五反田団 第36回公演「すてるたび」 ★アフタートーク付き

作・演出 前田司郎


出演
長男:前田司郎
長女:後藤飛鳥
次男:黒田大輔THE SHAMPOO HAT
次男の妻:安藤聖


2008年 11月15日(土)〜25日(火)
@アトリエヘリコプター
東京都品川区東五反田 2〜21〜17

五反田団は初めて。アトリエヘリコプターも初めて。1階の売店等を含めて、何もかもが手作り感満載だった。客層は私がいつも観ているところよりも濃かったなあ。
舞台は、っていうか舞台じゃなくてただの床の上に客が座るのと同じような椅子が4脚あるのみ。舞台装置はゼロだ(まあ1,500円だからねえ)。客席は大半が正面で下手側にもちょこっとある。私は正面の右寄りに座った。
死んだ「タロウ」を「すてるたび」に出た4人の家族の物語だ。ただ、この「タロウ」が何なのかはわざと曖昧にされている。パンフに「昼寝して、変な夢を見ちゃったみたいな感じでご鑑賞ください」とある通り、かなり支離滅裂な不思議なストーリーである。場面もいきなりシームレスに変わるしね。


上演時間は約1時間半。そのあとアフタートークが45分くらいあったかな。アフタートークでのことを思い出せる限り書いてみよう(多少脚色は入ると思うが)。


まず前田司郎による解説。
色々な芝居や映画を観ても、自分の夢の方がずっと面白いと思っている。だから、その夢のような芝居を作りたかった。
劇作を初めて15年になる。いわば思春期を迎えたと言ってもいい。
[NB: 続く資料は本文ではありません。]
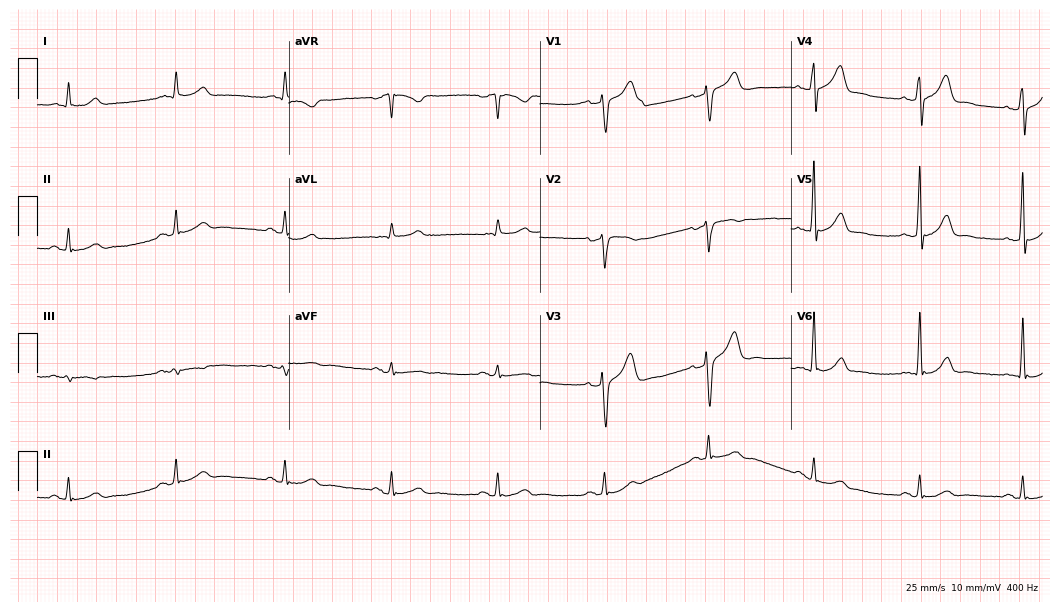
Standard 12-lead ECG recorded from a 71-year-old male patient (10.2-second recording at 400 Hz). Read as a normal ECG.

昔は無邪気に書いていたのだけれども、今は余裕ができた分色々と考えてしまい、劇作の難しさを痛感している。


黒田大輔の前田への質問:脚本を書き始めた頃と今では何が一番違うのか?
前田:前よりも観客に伝えたいことをストレートに書けるようになってしまった。昔はさんざん回り道して、迷子になって、ようやくゴールに辿り着いていたのだが、今はストレートにゴールに行けるようになってしまった。そのことで逆に観客に真意が伝わりにくくなってしまうというジレンマに陥っている。回り道や迷子にこそ脚本の醍醐味はあったのに。
黒田:技術的に回り道はできないの?
前田:そうすると透けて見えちゃうんだよね。


後藤飛鳥の前田への質問:来年の目標は?
前田:去年の目標が「健康」で、今年の目標も「健康」だったんだよね。来年の目標も健康かな。あっ、今親知らずが虫歯になりかけてるので、それを抜くことが目標かな。


安藤聖の前田への質問:演じていて「気持ちいいー」と思った場面は?
前田:それはないかなー。今回の芝居は黒田君の演じる次男が見ている夢という設定なので、僕らは常に黒田君からみた第三者を演じなくてはならない。主観的に動くのではなく、第三者的に動くというのは結構難しかった。
見ていて面白かったのは、冒頭の黒田君のダンス。お客さんがドン引きしているのが楽しかった。ちなみにあの動きはチェルフィッチュを意識しました(笑)。
安藤:黒田さんだから「クロフィッチュ」(笑)。


その後はお客さんとの質疑応答。色々あったのだが、あまり詳しく書くとネタばれになってしまうので前田司郎の話を1つだけ。
今回の芝居の観客動員数は全部で1,500人くらいになる。私は1,500人集まるパーティーで料理を任されたシェフのようなものだ。みんなが好きだと思われるカレーやラーメンを出していれば無難だが、それでは面白くない。今回の芝居なんて「白子」のようなもので、苦手だなあと思う人が大勢いるかもしれない。でも、今回の芝居で五反田団を観に来てくれるお客さんの数が半分になってもいいやと思って書いた。


アフタートークでの4人はみんな私服だったのかな。女優2人の私服姿は舞台での衣装よりもずっと可愛かったね。